- **PROBLEM TO WORK ON**
Filter the listing and keep only the lines with the word "coppie".

- - - - -

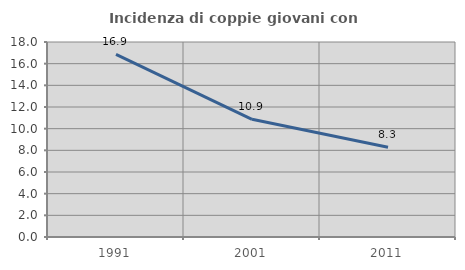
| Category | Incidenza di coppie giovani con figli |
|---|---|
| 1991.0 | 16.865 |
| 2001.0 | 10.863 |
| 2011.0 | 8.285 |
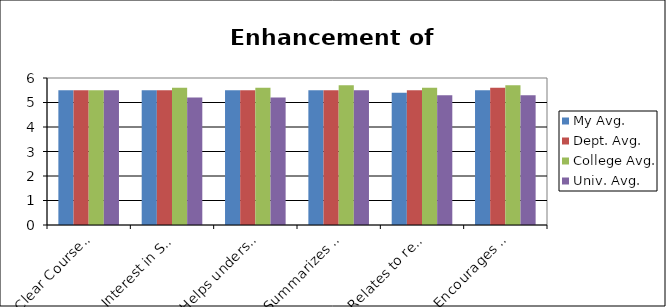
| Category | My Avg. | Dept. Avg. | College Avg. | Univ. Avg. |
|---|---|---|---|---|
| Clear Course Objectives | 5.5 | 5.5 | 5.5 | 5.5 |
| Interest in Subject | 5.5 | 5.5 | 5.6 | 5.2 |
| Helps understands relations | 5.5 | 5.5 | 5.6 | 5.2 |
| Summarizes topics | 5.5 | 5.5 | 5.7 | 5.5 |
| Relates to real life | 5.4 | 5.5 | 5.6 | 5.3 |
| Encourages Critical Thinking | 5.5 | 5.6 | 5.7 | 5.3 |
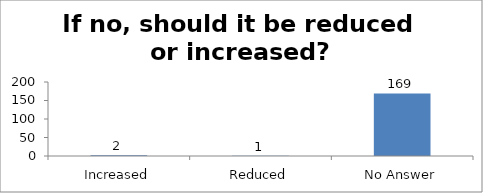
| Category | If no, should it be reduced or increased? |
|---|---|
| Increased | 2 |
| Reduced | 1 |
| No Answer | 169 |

- - - - -

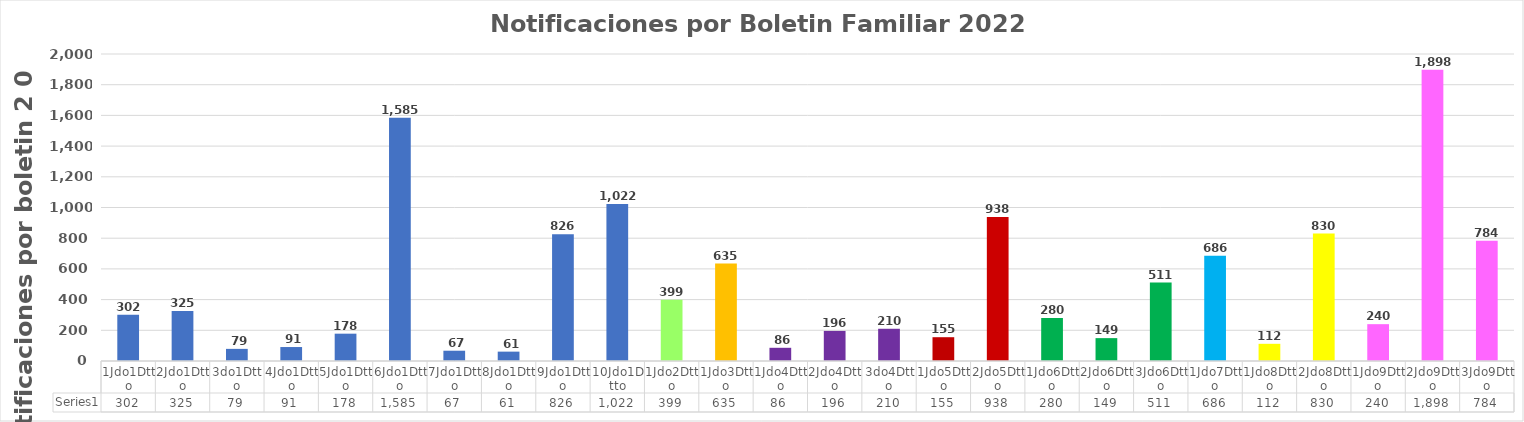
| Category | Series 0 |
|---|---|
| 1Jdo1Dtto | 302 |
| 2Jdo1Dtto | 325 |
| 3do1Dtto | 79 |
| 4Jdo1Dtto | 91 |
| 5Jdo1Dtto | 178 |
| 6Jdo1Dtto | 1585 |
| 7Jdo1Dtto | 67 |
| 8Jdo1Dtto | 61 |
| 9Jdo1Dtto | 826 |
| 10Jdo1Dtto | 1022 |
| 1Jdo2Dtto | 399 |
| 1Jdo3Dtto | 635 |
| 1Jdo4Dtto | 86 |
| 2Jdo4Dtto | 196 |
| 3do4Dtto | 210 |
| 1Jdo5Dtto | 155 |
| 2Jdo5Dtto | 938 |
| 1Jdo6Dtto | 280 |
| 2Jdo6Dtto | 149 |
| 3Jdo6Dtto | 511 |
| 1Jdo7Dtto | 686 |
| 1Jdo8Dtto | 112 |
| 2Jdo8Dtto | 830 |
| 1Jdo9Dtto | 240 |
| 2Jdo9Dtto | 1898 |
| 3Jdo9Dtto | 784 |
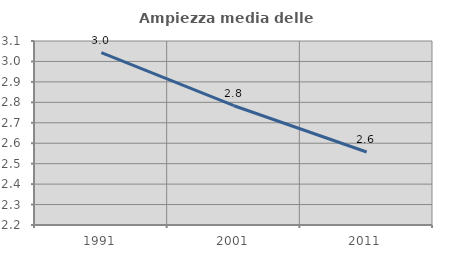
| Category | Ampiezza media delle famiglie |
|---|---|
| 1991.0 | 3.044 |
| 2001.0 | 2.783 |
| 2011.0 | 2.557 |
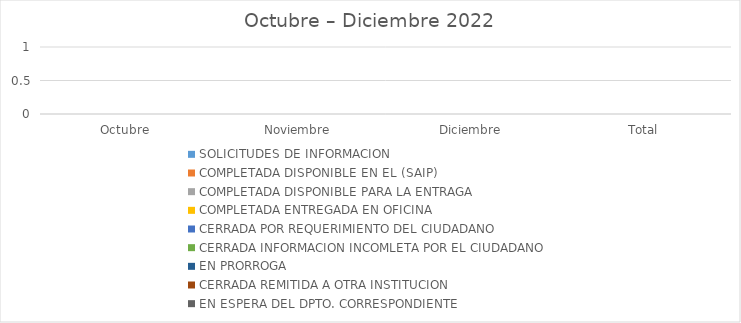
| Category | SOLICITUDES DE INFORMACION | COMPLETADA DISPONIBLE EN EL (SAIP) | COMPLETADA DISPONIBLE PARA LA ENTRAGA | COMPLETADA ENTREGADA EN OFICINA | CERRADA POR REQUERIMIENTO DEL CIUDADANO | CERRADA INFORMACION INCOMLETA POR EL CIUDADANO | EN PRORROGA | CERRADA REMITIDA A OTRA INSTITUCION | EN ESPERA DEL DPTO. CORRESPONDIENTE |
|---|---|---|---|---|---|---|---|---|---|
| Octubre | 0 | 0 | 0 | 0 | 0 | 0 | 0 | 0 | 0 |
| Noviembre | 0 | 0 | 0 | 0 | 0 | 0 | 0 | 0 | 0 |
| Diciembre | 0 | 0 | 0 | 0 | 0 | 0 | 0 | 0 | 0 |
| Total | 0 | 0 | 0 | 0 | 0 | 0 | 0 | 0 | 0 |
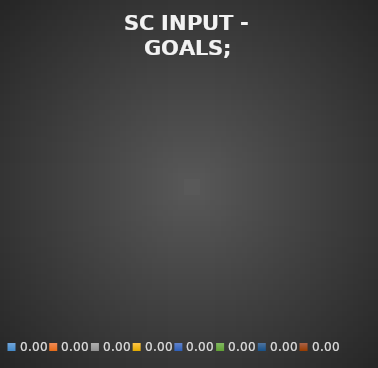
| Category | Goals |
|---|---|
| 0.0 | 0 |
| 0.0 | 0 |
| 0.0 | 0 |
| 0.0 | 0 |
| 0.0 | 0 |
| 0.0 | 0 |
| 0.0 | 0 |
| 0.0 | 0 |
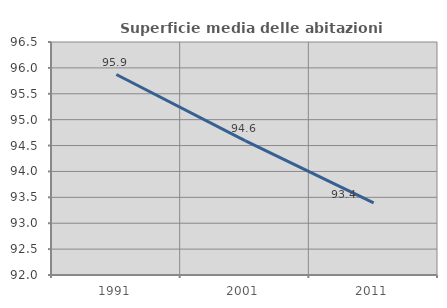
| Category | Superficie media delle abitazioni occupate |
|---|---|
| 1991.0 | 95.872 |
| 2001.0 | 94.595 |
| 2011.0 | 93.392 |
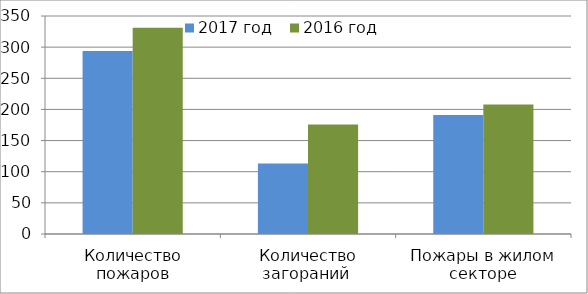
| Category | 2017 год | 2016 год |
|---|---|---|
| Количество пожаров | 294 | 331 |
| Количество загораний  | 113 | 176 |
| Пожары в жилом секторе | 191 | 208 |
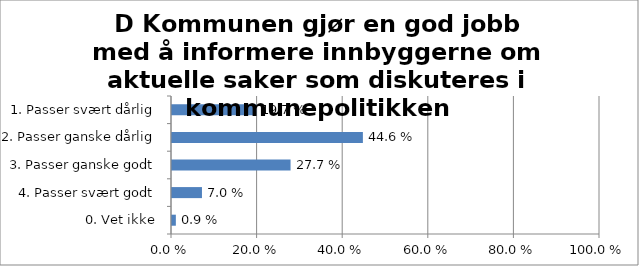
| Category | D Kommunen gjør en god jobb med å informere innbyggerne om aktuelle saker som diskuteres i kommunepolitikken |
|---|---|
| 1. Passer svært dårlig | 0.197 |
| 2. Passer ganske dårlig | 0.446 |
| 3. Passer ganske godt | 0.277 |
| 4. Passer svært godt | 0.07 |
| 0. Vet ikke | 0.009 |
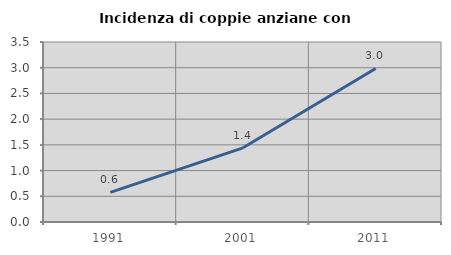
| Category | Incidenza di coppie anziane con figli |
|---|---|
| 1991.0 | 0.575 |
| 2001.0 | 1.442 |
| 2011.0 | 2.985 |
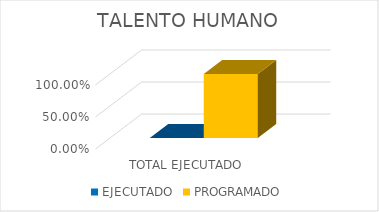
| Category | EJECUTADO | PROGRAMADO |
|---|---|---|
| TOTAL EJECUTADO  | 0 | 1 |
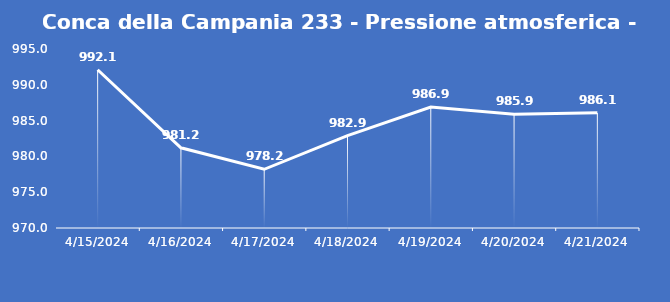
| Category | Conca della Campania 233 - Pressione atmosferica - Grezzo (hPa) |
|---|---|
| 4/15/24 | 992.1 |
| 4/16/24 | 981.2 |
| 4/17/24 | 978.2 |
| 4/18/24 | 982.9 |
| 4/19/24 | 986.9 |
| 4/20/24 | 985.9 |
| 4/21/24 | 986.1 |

- - - - -

- **SOLVED PROBLEM**
| Category | Incidenza di coppie giovani con figli |
| Category | Incidenza di coppie anziane con figli |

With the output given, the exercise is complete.